§ Requirement
Below, find the line containing "sample: C. elegans oocyte; sperm cells" and the line containing "sample: Root tip"; reproduce exactly those two and every line between them, omitting pictures.

···

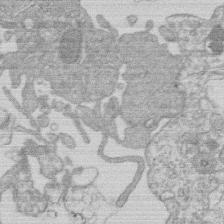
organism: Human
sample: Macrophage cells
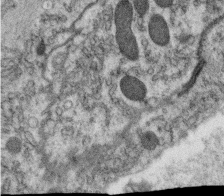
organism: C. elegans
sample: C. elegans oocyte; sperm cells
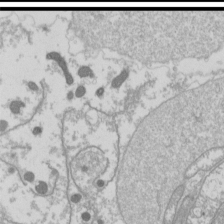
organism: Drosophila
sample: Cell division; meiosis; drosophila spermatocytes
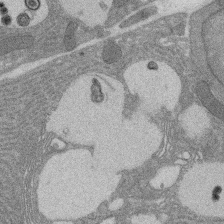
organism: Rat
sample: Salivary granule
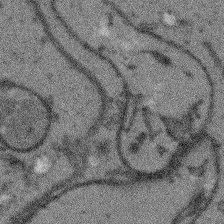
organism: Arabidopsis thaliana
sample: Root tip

···

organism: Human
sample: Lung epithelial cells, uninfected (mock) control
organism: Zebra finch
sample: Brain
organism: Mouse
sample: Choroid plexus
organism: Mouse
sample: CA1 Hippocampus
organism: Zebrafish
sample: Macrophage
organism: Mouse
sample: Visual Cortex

···

§ Task answer
sample: C. elegans oocyte; sperm cells
organism: Drosophila
sample: Cell division; meiosis; drosophila spermatocytes
organism: Rat
sample: Salivary granule
organism: Arabidopsis thaliana
sample: Root tip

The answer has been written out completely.